*WHAT YOU NEED TO DO*. Wherever the listing holds a picture, leave it out, and copy the remainder exactly.

*DATA LISTING*.
==========
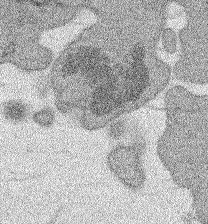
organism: Human
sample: HeLa cells
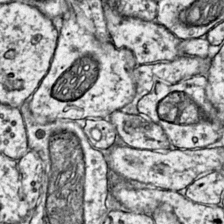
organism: Mouse
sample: Primary visual cortex
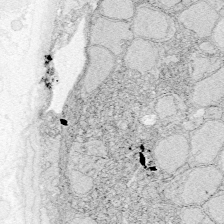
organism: Zebrafish
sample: Whole-Brain
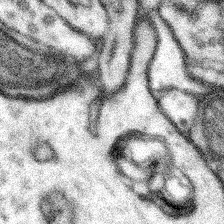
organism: Mouse
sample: Somatosensory cortex neuropil
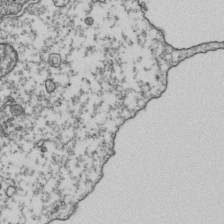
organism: Human
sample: Activated Jurkat CD4+ T cells
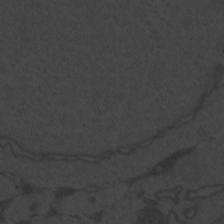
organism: Zebrafish
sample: Macrophage infected with Toxoplasma gondii
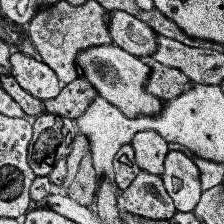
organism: Human
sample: Temporal Lobe
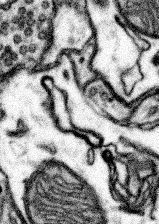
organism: Mouse
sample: Somatosensory cortex neuropil
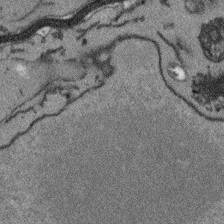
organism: Arabidopsis thaliana
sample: Root tip
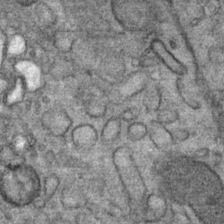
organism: Mouse
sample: Mouse Salivary gland
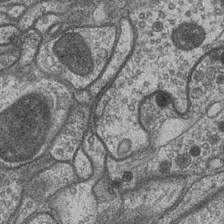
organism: Drosophila
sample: Optic medulla
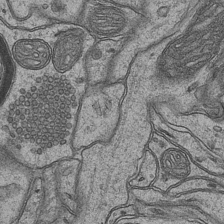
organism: Mouse
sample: CA1 Hippocampus
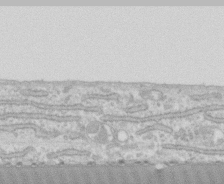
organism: Human
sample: CRL-1474
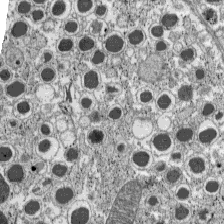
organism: C57BL Mouse
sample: Pancreatic islet
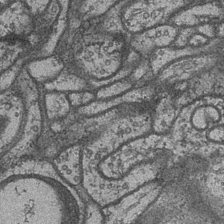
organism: Drosophila
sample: Optic medulla
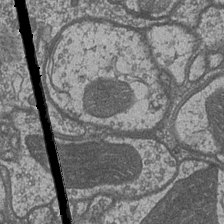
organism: Drosophila
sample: Optic medulla
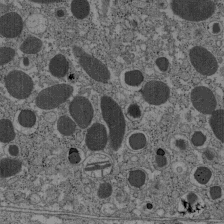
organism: C57BL Mouse
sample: Pancreatic islet
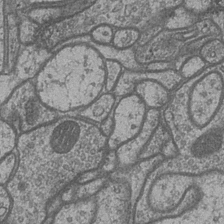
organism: Drosophila
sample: Optic medulla
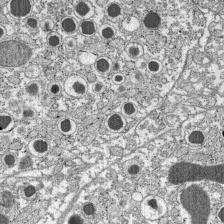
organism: C57BL Mouse
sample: Pancreatic islet
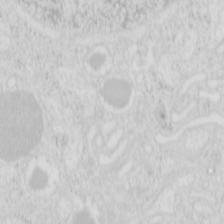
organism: Mouse
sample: Pancreas
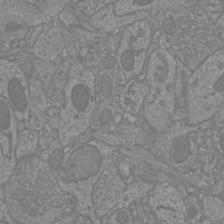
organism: Mouse
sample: Cortical neurons
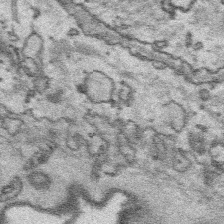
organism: Platynereis dumerilii
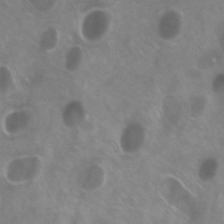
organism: Zebrafish
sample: Zebrafish embryo
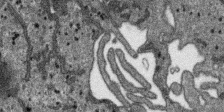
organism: Human
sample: Lung epithelial cells infected with SARS-CoV-2
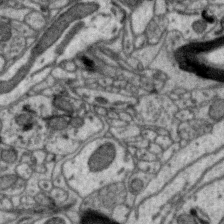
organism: Zebra finch
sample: Brain
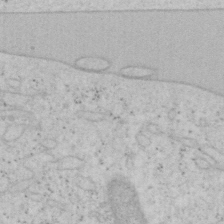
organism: Human
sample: HeLa cells
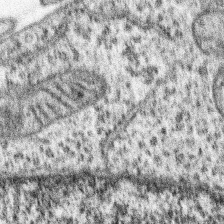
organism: Human
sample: HeLa cells
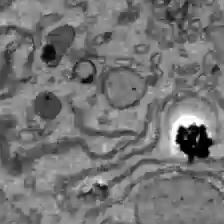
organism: C57BL Mouse
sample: Liver
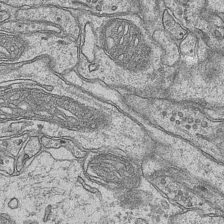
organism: Mouse
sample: CA1 Hippocampus
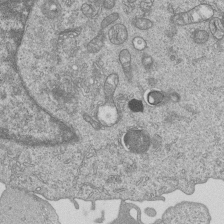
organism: Human
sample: MDA-MB-231 cells
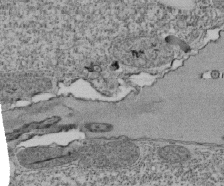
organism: Tetrahymena
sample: Cilia in tetrahymena
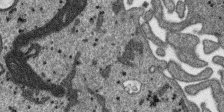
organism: Human
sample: Lung epithelial cells infected with SARS-CoV-2
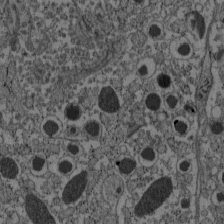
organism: C57BL Mouse
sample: Pancreatic islet
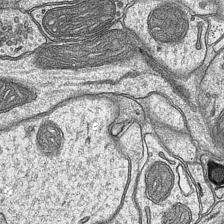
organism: Mouse
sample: CA1 Hippocampus
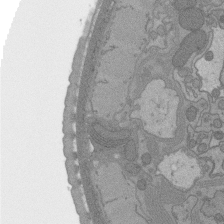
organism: C. elegans
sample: AFD neurons C. elegans
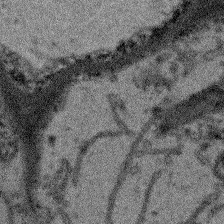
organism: Arabidopsis thaliana
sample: Root tip
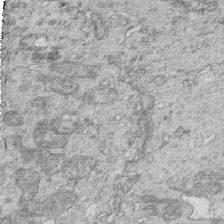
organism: Mouse
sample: Multiciliated cells
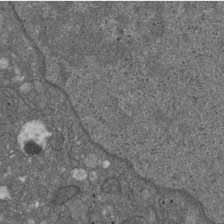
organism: Drosophila
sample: Nephrocyte
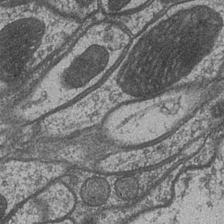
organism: Drosophila
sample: Optic medulla
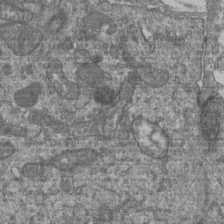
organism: Human
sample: Retinal organoid Rod and Cone cells
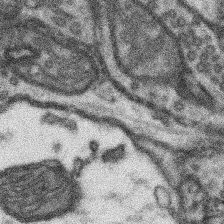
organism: Mouse
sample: Somatosensory cortex neuropil
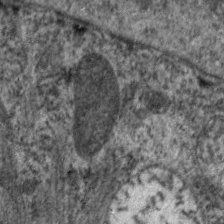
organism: C. elegans
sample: Pharynx
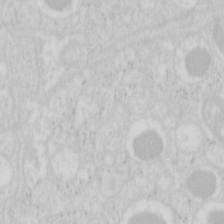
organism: Mouse
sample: Pancreas
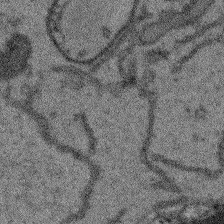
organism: Arabidopsis thaliana
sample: Root tip
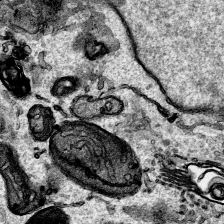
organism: Human
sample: Mitochondria in HCT116 cells
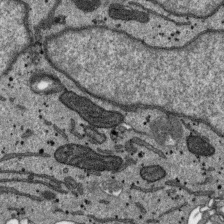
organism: Human
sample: Lung epithelial cells, uninfected (mock) control
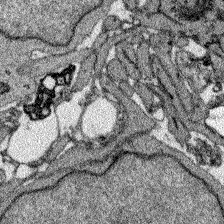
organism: Zebrafish
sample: Larval olfactory bulb
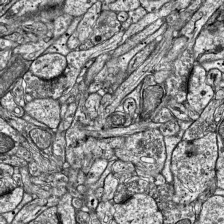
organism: Mouse
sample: Visual Cortex
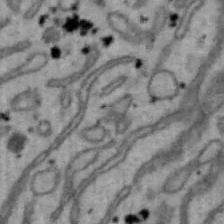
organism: Mouse
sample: Liver
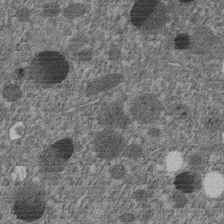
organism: C. elegans
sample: C. elegans embryo early stage
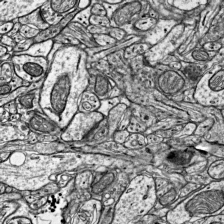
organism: Mouse
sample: Visual Cortex
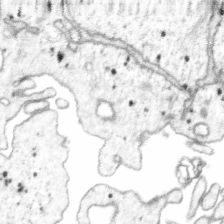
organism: Human
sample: HeLa cells
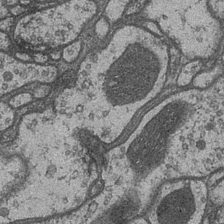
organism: Drosophila
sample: Optic medulla
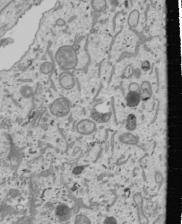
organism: Human
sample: Mitochondria in U2OS cells
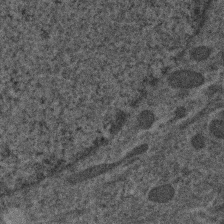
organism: Human
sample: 1205lu cells
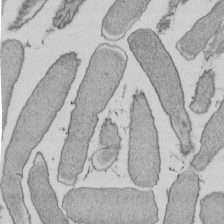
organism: E. coli
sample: Bacterial nucleoid
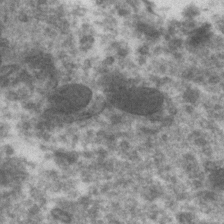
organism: Zebrafish
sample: Zebrafish embryo
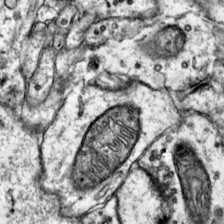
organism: Mouse
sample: Primary visual cortex
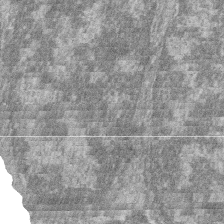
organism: Zebrafish
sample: Cilia; retinal pigment epithelium
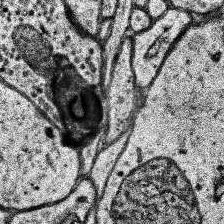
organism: Human
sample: Temporal Lobe
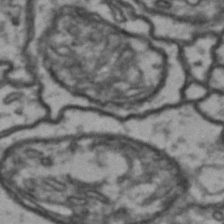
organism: Drosophila
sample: Brain
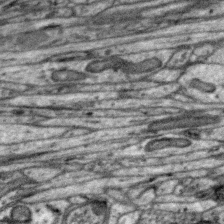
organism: Zebra finch
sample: Brain
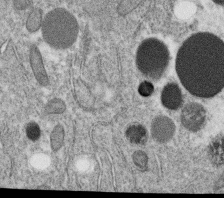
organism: C. elegans
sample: C. elegans oocyte; sperm cells
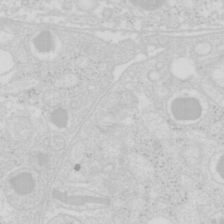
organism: Mouse
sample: Pancreas
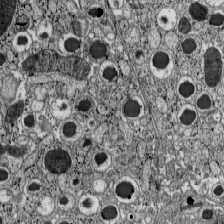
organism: C57BL Mouse
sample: Pancreatic islet
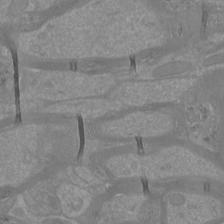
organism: Mouse
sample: Cortical neurons
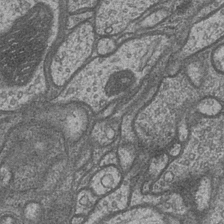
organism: Drosophila
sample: Optic medulla
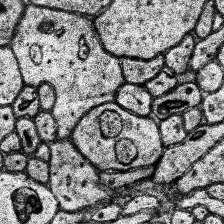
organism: Human
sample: Temporal Lobe
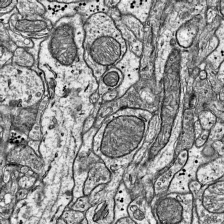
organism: Mouse
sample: Visual Cortex
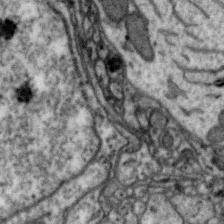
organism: Zebra finch
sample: Brain
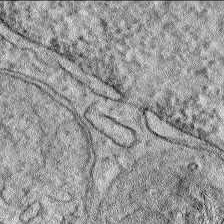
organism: Human
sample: HeLa cells
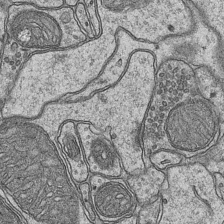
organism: Mouse
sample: CA1 Hippocampus
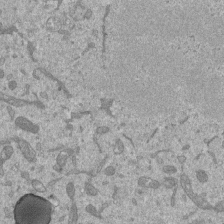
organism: Mouse
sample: ED-1 cell nuclei; centrioles
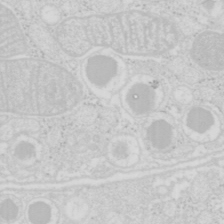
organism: Mouse
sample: Pancreas
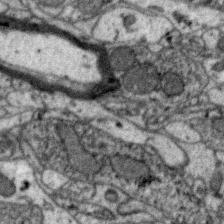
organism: Zebra finch
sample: Brain
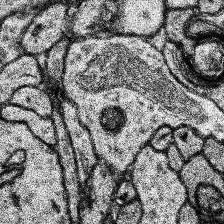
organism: Human
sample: Temporal Lobe
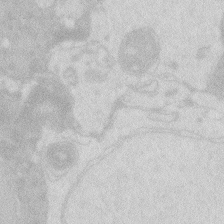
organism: Zebrafish
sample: Macrophage
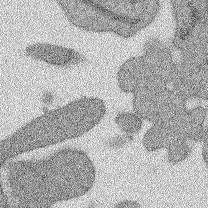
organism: Human
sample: HeLa cells
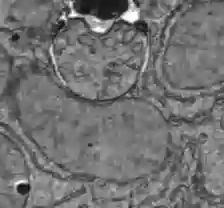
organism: C57BL Mouse
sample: Liver
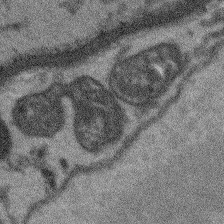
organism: Arabidopsis thaliana
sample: Root tip
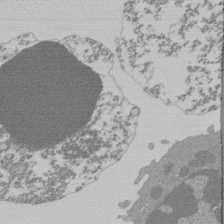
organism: Mouse
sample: Activated Pmel transgenic CD8+ T Cells
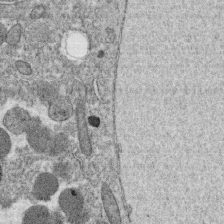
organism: C. elegans
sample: C. elegans oocyte; sperm cells
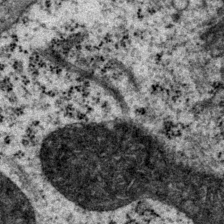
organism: P. pacificus
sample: Pharynx
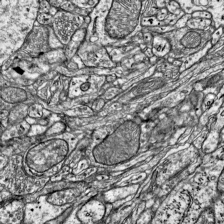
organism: Mouse
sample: Visual Cortex
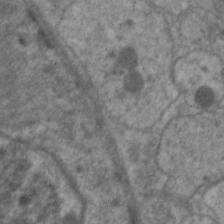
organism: C. elegans
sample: Pharynx
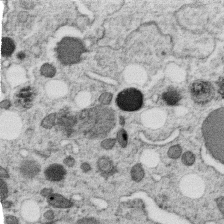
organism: C. elegans
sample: C. elegans oocyte; sperm cells
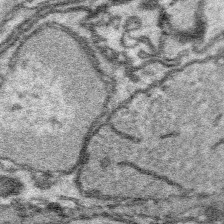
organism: Platynereis dumerilii
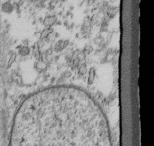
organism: Mouse
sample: Cilia; retinal pigment epithelium
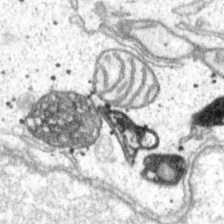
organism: Human
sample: HeLa cells
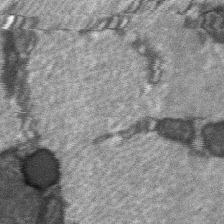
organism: C57BL Mouse
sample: Soleus
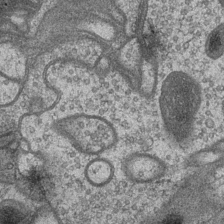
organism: Drosophila
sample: Optic medulla
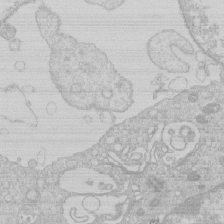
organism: Human
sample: Macrophage cells
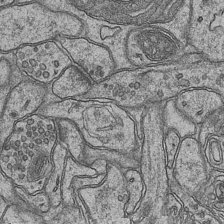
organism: Mouse
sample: CA1 Hippocampus
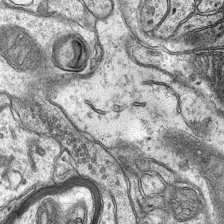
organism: Mouse
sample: CA1 Hippocampus
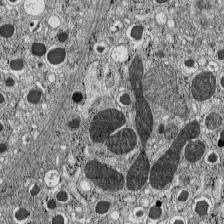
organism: C57BL Mouse
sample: Pancreatic islet
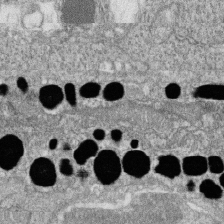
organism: Zebrafish
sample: Cilia; retinal pigment epithelium
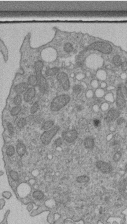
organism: Human
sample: Retinal organoid Rod and Cone cells
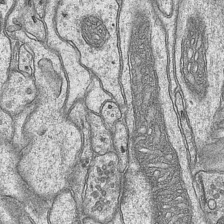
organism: Mouse
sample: CA1 Hippocampus
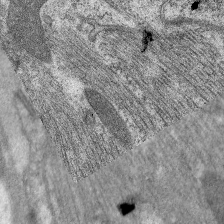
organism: C. elegans
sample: Pharynx
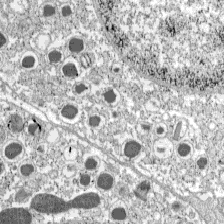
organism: C57BL Mouse
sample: Pancreatic islet
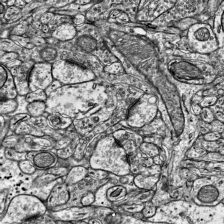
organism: Mouse
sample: Visual Cortex
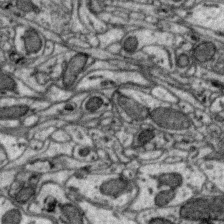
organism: Zebra finch
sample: Brain
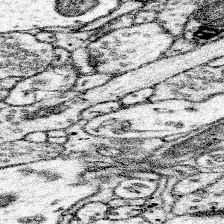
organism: Mouse
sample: Somatosensory cortex neuropil
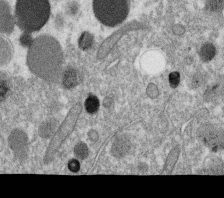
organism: C. elegans
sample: C. elegans oocyte; sperm cells
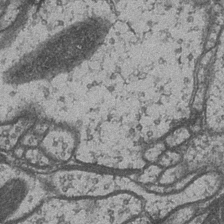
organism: Drosophila
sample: Optic medulla
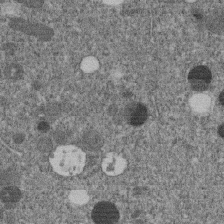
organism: C. elegans
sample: C. elegans embryo early stage
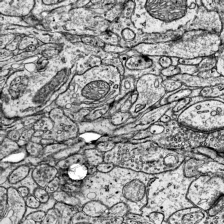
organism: Mouse
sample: Visual Cortex
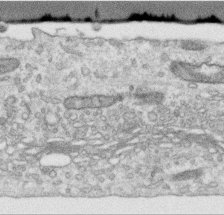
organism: Human
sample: Centriole in RPE cells
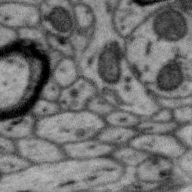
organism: Zebra finch
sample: Brain
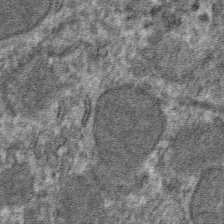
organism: Mouse
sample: Mouse hepatocytes
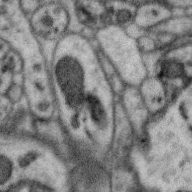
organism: Zebra finch
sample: Brain
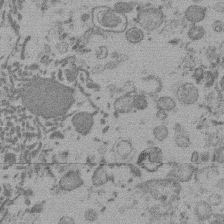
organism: Mouse
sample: Dividing mouse embryo 1 cell stage
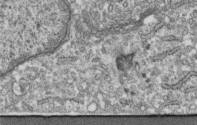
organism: Human
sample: Centriole in fibroblast cells
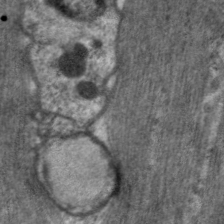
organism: C. elegans
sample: Pharynx
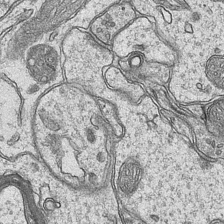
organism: Mouse
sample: CA1 Hippocampus
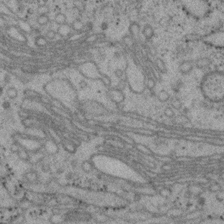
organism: Human
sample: HeLa cells
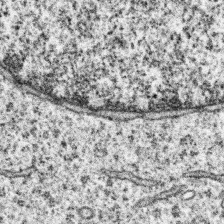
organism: Human
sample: HeLa cells
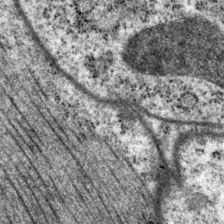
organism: P. pacificus
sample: Pharynx
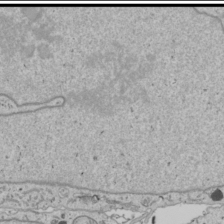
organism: Human
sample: Mitochondria in U2OS cells
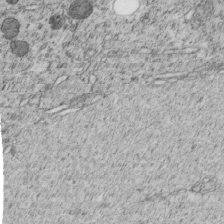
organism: C. elegans
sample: C. elegans embryo early stage
==========
*TASK ANSWER*.
organism: Human
sample: HeLa cells
organism: Mouse
sample: Primary visual cortex
organism: Zebrafish
sample: Whole-Brain
organism: Mouse
sample: Somatosensory cortex neuropil
organism: Human
sample: Activated Jurkat CD4+ T cells
organism: Zebrafish
sample: Macrophage infected with Toxoplasma gondii
organism: Human
sample: Temporal Lobe
organism: Mouse
sample: Somatosensory cortex neuropil
organism: Arabidopsis thaliana
sample: Root tip
organism: Mouse
sample: Mouse Salivary gland
organism: Drosophila
sample: Optic medulla
organism: Mouse
sample: CA1 Hippocampus
organism: Human
sample: CRL-1474
organism: C57BL Mouse
sample: Pancreatic islet
organism: Drosophila
sample: Optic medulla
organism: Drosophila
sample: Optic medulla
organism: C57BL Mouse
sample: Pancreatic islet
organism: Drosophila
sample: Optic medulla
organism: C57BL Mouse
sample: Pancreatic islet
organism: Mouse
sample: Pancreas
organism: Mouse
sample: Cortical neurons
organism: Platynereis dumerilii
organism: Zebrafish
sample: Zebrafish embryo
organism: Human
sample: Lung epithelial cells infected with SARS-CoV-2
organism: Zebra finch
sample: Brain
organism: Human
sample: HeLa cells
organism: Human
sample: HeLa cells
organism: C57BL Mouse
sample: Liver
organism: Mouse
sample: CA1 Hippocampus
organism: Human
sample: MDA-MB-231 cells
organism: Tetrahymena
sample: Cilia in tetrahymena
organism: Human
sample: Lung epithelial cells infected with SARS-CoV-2
organism: C57BL Mouse
sample: Pancreatic islet
organism: Mouse
sample: CA1 Hippocampus
organism: C. elegans
sample: AFD neurons C. elegans
organism: Arabidopsis thaliana
sample: Root tip
organism: Mouse
sample: Multiciliated cells
organism: Drosophila
sample: Nephrocyte
organism: Drosophila
sample: Optic medulla
organism: Human
sample: Retinal organoid Rod and Cone cells
organism: Mouse
sample: Somatosensory cortex neuropil
organism: C. elegans
sample: Pharynx
organism: Mouse
sample: Pancreas
organism: Arabidopsis thaliana
sample: Root tip
organism: Human
sample: Mitochondria in HCT116 cells
organism: Human
sample: Lung epithelial cells, uninfected (mock) control
organism: Zebrafish
sample: Larval olfactory bulb
organism: Mouse
sample: Visual Cortex
organism: Mouse
sample: Liver
organism: C. elegans
sample: C. elegans embryo early stage
organism: Mouse
sample: Visual Cortex
organism: Human
sample: HeLa cells
organism: Drosophila
sample: Optic medulla
organism: Human
sample: Mitochondria in U2OS cells
organism: Human
sample: 1205lu cells
organism: E. coli
sample: Bacterial nucleoid
organism: Zebrafish
sample: Zebrafish embryo
organism: Mouse
sample: Primary visual cortex
organism: Zebrafish
sample: Cilia; retinal pigment epithelium
organism: Human
sample: Temporal Lobe
organism: Drosophila
sample: Brain
organism: Zebra finch
sample: Brain
organism: C. elegans
sample: C. elegans oocyte; sperm cells
organism: Mouse
sample: Pancreas
organism: C57BL Mouse
sample: Pancreatic islet
organism: Mouse
sample: Cortical neurons
organism: Drosophila
sample: Optic medulla
organism: Human
sample: Temporal Lobe
organism: Mouse
sample: Visual Cortex
organism: Zebra finch
sample: Brain
organism: Human
sample: HeLa cells
organism: Mouse
sample: CA1 Hippocampus
organism: Mouse
sample: ED-1 cell nuclei; centrioles
organism: Mouse
sample: Pancreas
organism: Zebra finch
sample: Brain
organism: Human
sample: Temporal Lobe
organism: Zebrafish
sample: Macrophage
organism: Human
sample: HeLa cells
organism: C57BL Mouse
sample: Liver
organism: Arabidopsis thaliana
sample: Root tip
organism: Mouse
sample: Activated Pmel transgenic CD8+ T Cells
organism: C. elegans
sample: C. elegans oocyte; sperm cells
organism: P. pacificus
sample: Pharynx
organism: Mouse
sample: Visual Cortex
organism: C. elegans
sample: Pharynx
organism: C. elegans
sample: C. elegans oocyte; sperm cells
organism: Platynereis dumerilii
organism: Mouse
sample: Cilia; retinal pigment epithelium
organism: Human
sample: HeLa cells
organism: C57BL Mouse
sample: Soleus
organism: Drosophila
sample: Optic medulla
organism: Human
sample: Macrophage cells
organism: Mouse
sample: CA1 Hippocampus
organism: Mouse
sample: CA1 Hippocampus
organism: C57BL Mouse
sample: Pancreatic islet
organism: Zebrafish
sample: Cilia; retinal pigment epithelium
organism: Human
sample: Retinal organoid Rod and Cone cells
organism: Mouse
sample: CA1 Hippocampus
organism: C. elegans
sample: Pharynx
organism: C57BL Mouse
sample: Pancreatic islet
organism: Mouse
sample: Visual Cortex
organism: Zebra finch
sample: Brain
organism: Mouse
sample: Somatosensory cortex neuropil
organism: C. elegans
sample: C. elegans oocyte; sperm cells
organism: Drosophila
sample: Optic medulla
organism: C. elegans
sample: C. elegans embryo early stage
organism: Mouse
sample: Visual Cortex
organism: Human
sample: Centriole in RPE cells
organism: Zebra finch
sample: Brain
organism: Mouse
sample: Mouse hepatocytes
organism: Zebra finch
sample: Brain
organism: Mouse
sample: Dividing mouse embryo 1 cell stage
organism: Human
sample: Centriole in fibroblast cells
organism: C. elegans
sample: Pharynx
organism: Mouse
sample: CA1 Hippocampus
organism: Human
sample: HeLa cells
organism: Human
sample: HeLa cells
organism: P. pacificus
sample: Pharynx
organism: Human
sample: Mitochondria in U2OS cells
organism: C. elegans
sample: C. elegans embryo early stage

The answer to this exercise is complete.